Related explorations
→ How candle physics break dungeons (this post)
→ The hidden goblin workforce
→ My JavaScript descent into madness
After running a physically super-accurate simulation of dungeon lighting, I can confidently confirm that the greatest threat to adventurers is not monsters, traps or necromancers…
it’s thermal runaway in an unventilated stone chamber filled with 200 small, little, innocent candles!
Realistically, the only thing left alive would be a goblin caretaker, sitting in a corner, sweaty, inhaling fumes, and wondering why every hero keeps passing out before reaching room 2.
This small JavaScript-adapted code lets us play with the number of candles and the “viability” of the Dungeon.
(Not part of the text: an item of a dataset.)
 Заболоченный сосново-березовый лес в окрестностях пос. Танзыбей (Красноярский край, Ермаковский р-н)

For a pretty small 10x5m room, if we have more than 15 candles without a proper aeration… it becomes quickly a mess 🙂
Dungeon Candle Simulator
Adjust the parameters and hit Run simulation to see how the dungeon heats up, loses oxygen, and becomes unlivable. Left axis: percentages. Right axis: temperature in °C.
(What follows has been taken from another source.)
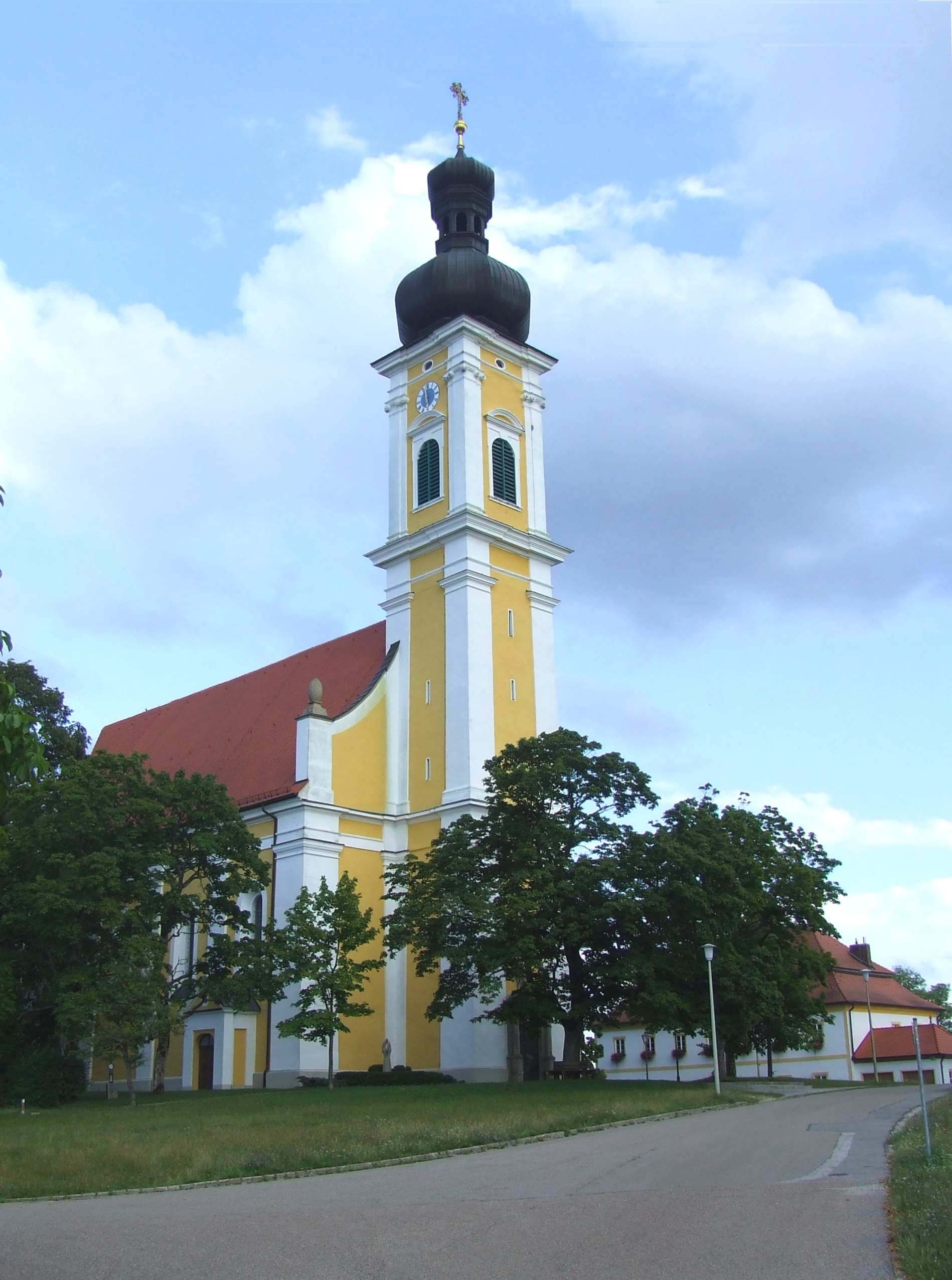 Außenansicht der barocken Wallfahrtskirche Eichlberg

Left axis: % of candles lit, O₂ (%), livability (%). Right axis: temperature (°C).
NB: ACH is the number of times the volume of the room is changed per hour. 1 means, all the volume of the room is replaced each hour. A very bad ventilated dungeon will have 0.05 (20h to change all the air), a laboratory, something around 5 to 10.
I have coded the initial script in Python and used AI to translate it into a JavaScript browser-ready widget. It doesn’t necessarily work well on all browsers.
If you want to have a look at the Python script and propose any modifications, feel free to copy the code below and play with it. It’s for fun and isn’t expected to provide real value when measured in a real dungeon… well, what is a real dungeon?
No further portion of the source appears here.